Khalidi: We saw the need to serve regulated industries very early on. Immediately after launching the beta in 2009, I took time away from the core team to speak with customers to figure out what it would take for enterprises to move to Azure. Compliance was one of the two most common themes that came up in those conversations.

Another of the most underrated aspects is the cultural change that happened because of Azure. When selling shrink-wrapped software, engineers would spend a year designing, writing code, testing and shipping the CDs. Running the service and running and maintaining the code were handled by the customer and partners. Other than patching and fixing bugs, our energy was focused towards the next release. With Azure, we are focused on what customers are going through. We have a shared responsibility for keeping our customers' businesses running. It has become the difference between being a tech vendor to a partner with our customers.
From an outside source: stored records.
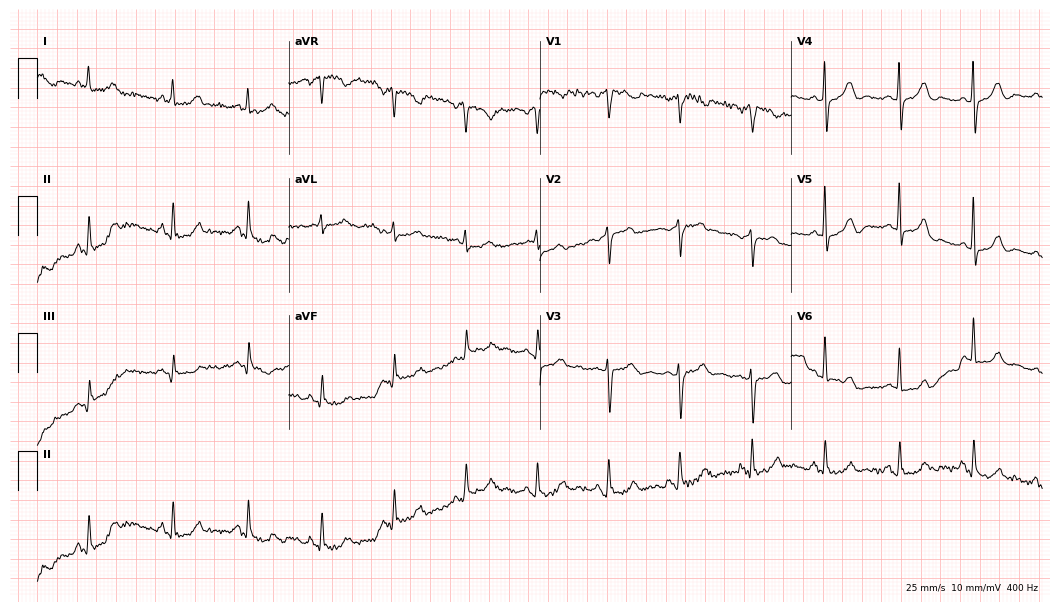
12-lead ECG (10.2-second recording at 400 Hz) from a woman, 74 years old. Screened for six findings — first-degree AV block, right bundle branch block, left bundle branch block, sinus bradycardia, atrial fibrillation, sinus tachycardia — none is recorded.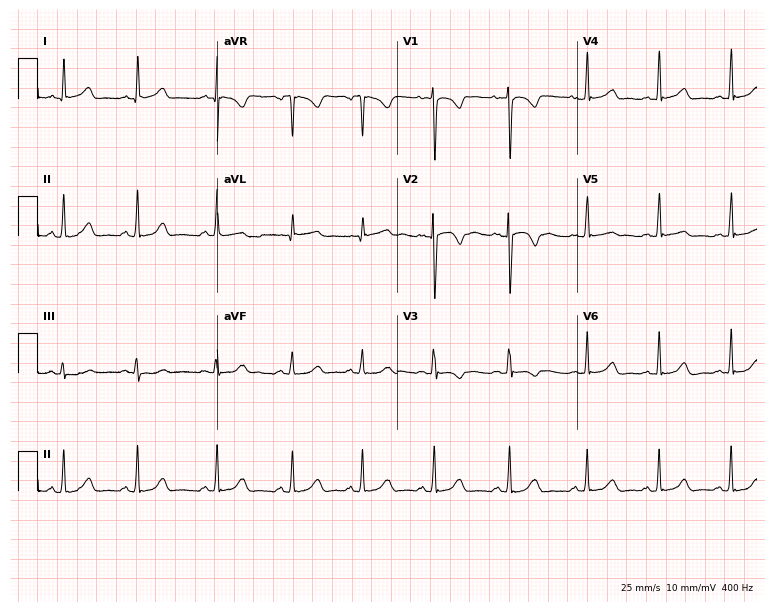
12-lead ECG from a 17-year-old female patient. Screened for six findings — first-degree AV block, right bundle branch block, left bundle branch block, sinus bradycardia, atrial fibrillation, sinus tachycardia — none is recorded.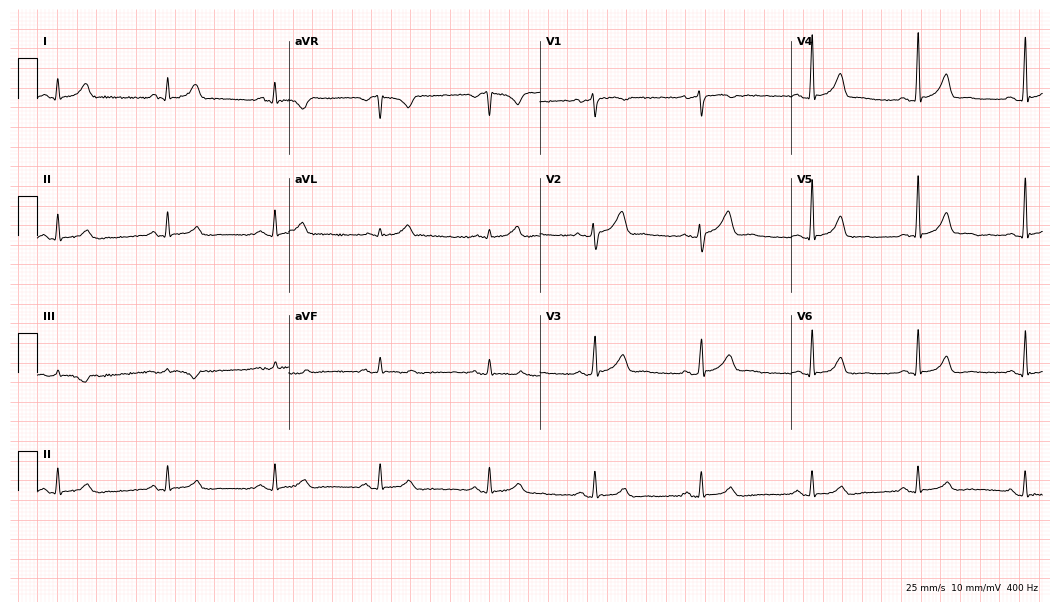
Resting 12-lead electrocardiogram. Patient: a female, 46 years old. Read as a normal ECG.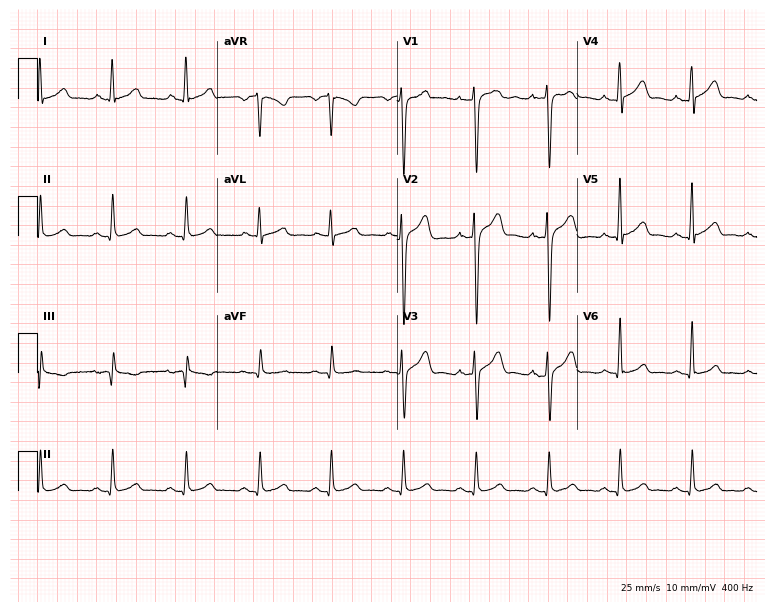
12-lead ECG from a male, 33 years old. Recorded interpretation: within normal limits.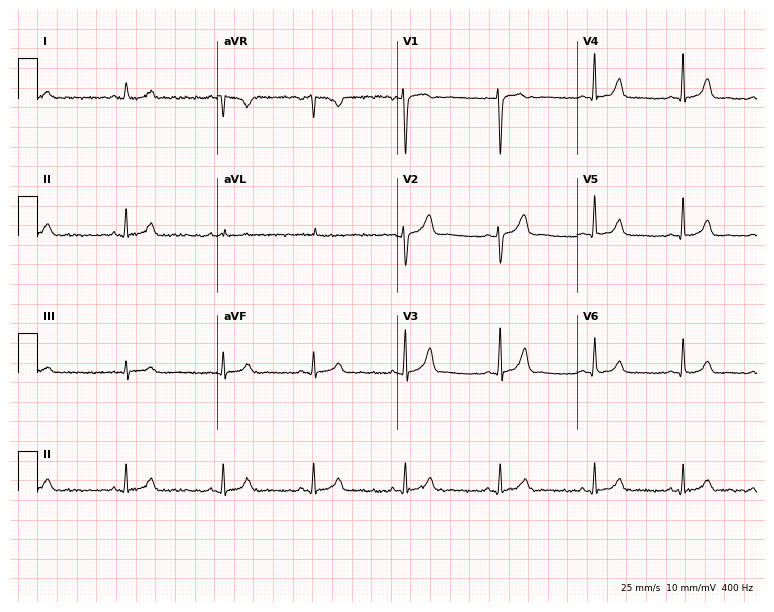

A key example of how this changes what we ship is the big investment we have made in monitoring services, and the requisite debugging and analytics tools. In the old model, the customer would buy the hardware and build the network, and if something went wrong, they could walk up to a machine to see what's wrong and capture packets running through it. In the cloud - a term that wasn't used as often when we started - where everything is virtual, we needed something to carry out the same functions without physical access. The responsibility of running their services in a scalable, virtual, and secure environment, means providing them the ability to manage their services. With requirements like compliance that used to be a customer responsibility, we need to ensure that the service stays compliant going forward.

MJF: Any lessons you've learned over the past decade helping to build Azure that you feel could be applied by other companies/partners/customers?

Khalidi: It may be trite, but simplicity wins. Not only should any service or product be simple to use, but also simple to discover. Some benefits are easy to imagine, but other are less obvious: simplicity allows for services to be maintained, scaled and run at rates that more complex offerings cannot. Our decision to not use gold-plated hardware is tied to this, since they often are elegantly designed and have a lot of moving parts. Simplicity allows you to be customer-driven, rather than being feature-driven.

Several years ago, we open-sourced SONiC, which is our switch software, to great industry reception. Switch software from big vendors are feature-full, with the ability to handle multiple protocols and management systems. This was added complexity we didn't need. So, we wrote our own modular, container-based software (based on Linux) to give us minimal functionality and bring diversity to the community. Even Cisco's latest router line will now support SONiC.

Vo: Inefficiencies and complexities will be exposed, without exception, because scale will bring these issues to light right away.